Mais pourquoi Abraham attache-t-il de l'importance à la possession d'un tombeau ? Tient-il avant tout à reposer près de sa compagne ? Un tel désir se comprend chez ceux qui ont longtemps vécu ensemble. Mais nous ne croyons pas que ce soit là le principal mobile d'Abraham. Si l'on croit à une vie future, à la résurrection, l'association des sépultures n'a pas d'importance. Dieu n'a-t-il pas le pouvoir de réunir ceux dont les restes sont séparés ? Qu'est-ce qui inspira donc Abraham ? Je crois que c'est sa foi. Ce n'est pas sans raison qu'il est appelé le père des croyants. Or, Dieu avait promis à Abraham de lui donner la terre sur laquelle il se trouvait. En y acquérant un tombeau, le patriarche a certainement voulu offrir un témoignage éclatant de sa confiance en l'oracle divin. Ce tombeau sera un monument, non de la puissance de la mort, mais de la puissance de la foi. J'y lis le mot Credo (je crois). Par cette acquisition, Abraham prend en effet en quelque sorte possession pour lui et ses descendants de la terre qui sera la propriété de sa race. L'achat de la caverne de Macpéla a la même signification que l'érection des autels dont nous avons parlé.
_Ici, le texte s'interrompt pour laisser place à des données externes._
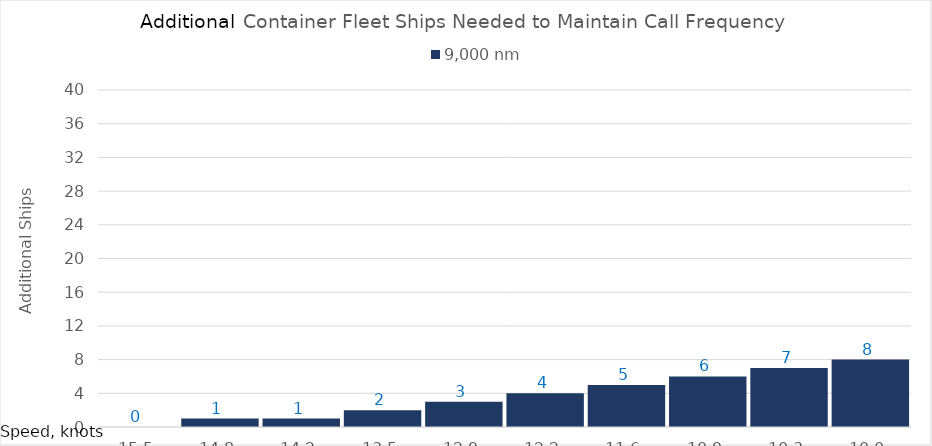
| Category | 9,000 |
|---|---|
| 15.450000000000001 | 0 |
| 14.8 | 1 |
| 14.15 | 1 |
| 13.5 | 2 |
| 12.85 | 3 |
| 12.2 | 4 |
| 11.549999999999999 | 5 |
| 10.899999999999999 | 6 |
| 10.249999999999998 | 7 |
| 10.0 | 8 |
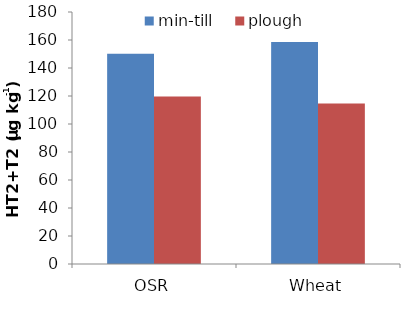
| Category | min-till | plough |
|---|---|---|
| OSR | 150.2 | 119.7 |
| Wheat | 158.6 | 114.7 |
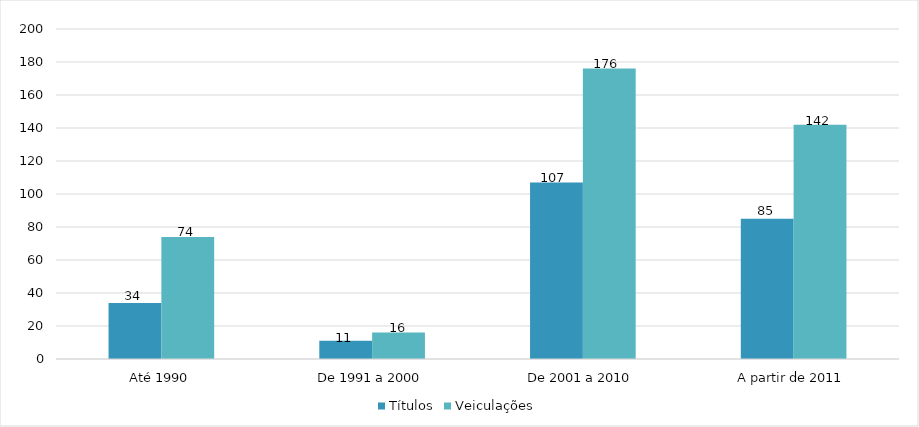
| Category | Títulos | Veiculações |
|---|---|---|
| Até 1990 | 34 | 74 |
| De 1991 a 2000 | 11 | 16 |
| De 2001 a 2010 | 107 | 176 |
| A partir de 2011 | 85 | 142 |
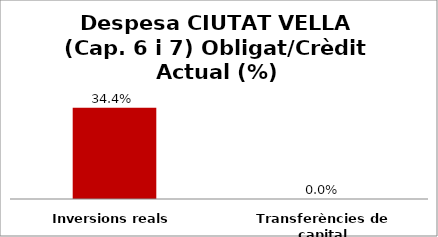
| Category | Series 0 |
|---|---|
| Inversions reals | 0.344 |
| Transferències de capital | 0 |

Abraham a entrevu les merveilles dont cette terre, devenue sainte à ses yeux par la promesse divine, sera le théâtre. Il y naîtra des rois et des prophètes remplis de l'Esprit de Dieu. Les anges y descendront. Le Fils de Dieu y habitera ; il mêlera en Gethsémané, sur la croix, des gouttes de son sang à la poudre de cette terre. De cette terre, il montera au ciel comme le vainqueur de la mort et du péché. Et Abraham pressent toutes ces grandes choses. De là encore l'attachement qu'il a pour ce pays de Canaan.

Un souffle de vie, un souffle de foi vient donc jusqu'à nous de la caverne de Macpéla. Car une foi comme celle d'Abraham est nécessairement victorieuse de la mort. Celui qui a pu dire à Dieu de tout son coeur : « Mon Dieu » est assuré de revivre, parce que Dieu qui crée la vie ne peut pas laisser périr celui qu'il aime.
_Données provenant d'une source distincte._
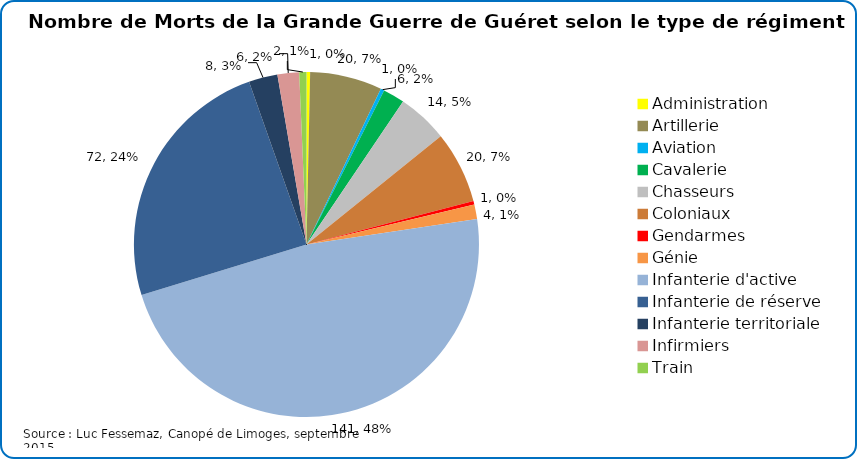
| Category | Nombre de Morts de la Grande Guerre de Guéret selon le type de régiment |
|---|---|
| Administration | 1 |
| Artillerie | 20 |
| Aviation | 1 |
| Cavalerie | 6 |
| Chasseurs | 14 |
| Coloniaux | 20 |
| Gendarmes | 1 |
| Génie | 4 |
| Infanterie d'active | 141 |
| Infanterie de réserve | 72 |
| Infanterie territoriale | 8 |
| Infirmiers | 6 |
| Train | 2 |
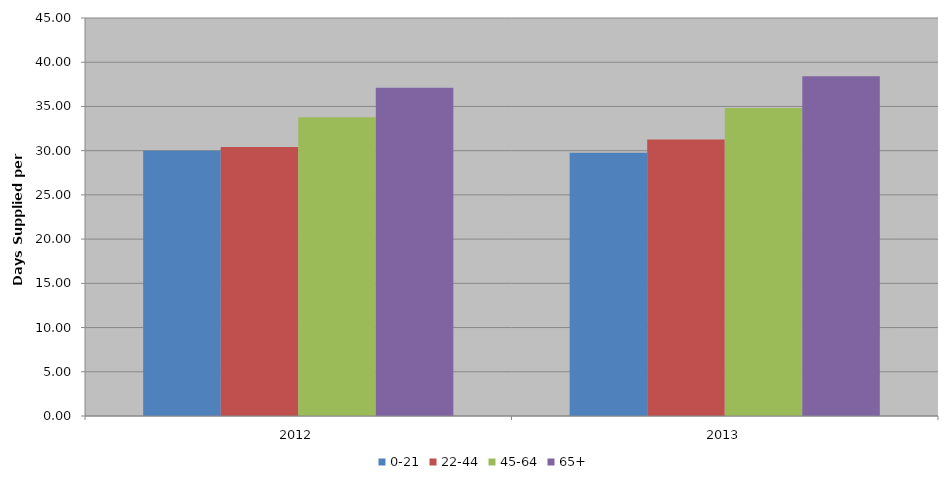
| Category | 0-21 | 22-44 | 45-64 | 65+ |
|---|---|---|---|---|
| 2012 | 30 | 30.408 | 33.779 | 37.117 |
| 2013 | 29.767 | 31.255 | 34.838 | 38.415 |

Et maintenant, vous rendez-vous compte de la vénération qui a entouré plus tard cette caverne où Abraham fut enterré à côté de Sara, où furent enterrés Isaac et sa femme, les femmes de Jacob ? Comprenez-vous pourquoi Jacob, lorsqu'il meurt en exil sur la terre des Pharaons, fait jurer à ses fils qu'ils l'enterreront dans la grotte d'Ephron ? Comprenez-vous qu'Israël, en quittant l'Égypte, ait emporté avec lui les os de Joseph pour les déposer en ce lieu consacré ? La caverne de Macpéla exerça sur les Hébreux pendant leur séjour en Égypte une sainte attraction, attendu qu'elle leur parla de la foi et des espérances grandioses du patriarche.
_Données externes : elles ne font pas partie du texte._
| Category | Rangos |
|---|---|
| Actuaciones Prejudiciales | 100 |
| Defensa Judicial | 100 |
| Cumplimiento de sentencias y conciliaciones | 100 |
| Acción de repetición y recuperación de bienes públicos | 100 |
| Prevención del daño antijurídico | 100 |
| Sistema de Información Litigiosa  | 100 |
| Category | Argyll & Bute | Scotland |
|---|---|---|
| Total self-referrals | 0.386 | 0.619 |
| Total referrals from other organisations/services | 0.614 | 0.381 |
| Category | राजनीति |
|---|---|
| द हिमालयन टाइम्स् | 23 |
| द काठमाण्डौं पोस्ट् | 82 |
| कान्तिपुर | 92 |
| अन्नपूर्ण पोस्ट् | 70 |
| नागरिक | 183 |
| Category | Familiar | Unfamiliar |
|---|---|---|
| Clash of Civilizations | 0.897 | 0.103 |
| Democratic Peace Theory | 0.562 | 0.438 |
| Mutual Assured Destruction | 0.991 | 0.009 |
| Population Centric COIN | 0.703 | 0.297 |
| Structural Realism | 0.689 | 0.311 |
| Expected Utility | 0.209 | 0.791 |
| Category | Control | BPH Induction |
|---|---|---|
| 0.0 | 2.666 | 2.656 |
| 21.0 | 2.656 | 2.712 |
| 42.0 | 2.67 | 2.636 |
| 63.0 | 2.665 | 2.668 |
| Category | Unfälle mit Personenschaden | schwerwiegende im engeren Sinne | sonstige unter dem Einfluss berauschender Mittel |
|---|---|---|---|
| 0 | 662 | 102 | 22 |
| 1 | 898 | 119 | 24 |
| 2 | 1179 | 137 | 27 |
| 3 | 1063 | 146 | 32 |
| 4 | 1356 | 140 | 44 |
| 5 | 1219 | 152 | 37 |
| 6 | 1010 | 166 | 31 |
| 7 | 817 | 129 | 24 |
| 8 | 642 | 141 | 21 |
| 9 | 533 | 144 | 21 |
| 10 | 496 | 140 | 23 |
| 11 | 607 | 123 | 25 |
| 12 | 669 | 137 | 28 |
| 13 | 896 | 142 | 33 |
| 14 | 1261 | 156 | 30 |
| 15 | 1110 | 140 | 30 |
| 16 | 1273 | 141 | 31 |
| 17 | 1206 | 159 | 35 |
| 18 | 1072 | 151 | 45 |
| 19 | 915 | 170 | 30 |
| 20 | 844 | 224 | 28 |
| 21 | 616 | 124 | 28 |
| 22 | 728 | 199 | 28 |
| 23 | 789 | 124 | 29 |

Imitons cette foi du père des croyants. Nous n'attendons plus le Sauveur, il est venu. Mieux qu'Abraham encore, nous possédons, si nous le voulons, par Christ, l'assurance de la vie éternelle. Sachons dès lors donner aussi un accent, une expression à cette espérance, en particulier dans nos jours de deuil.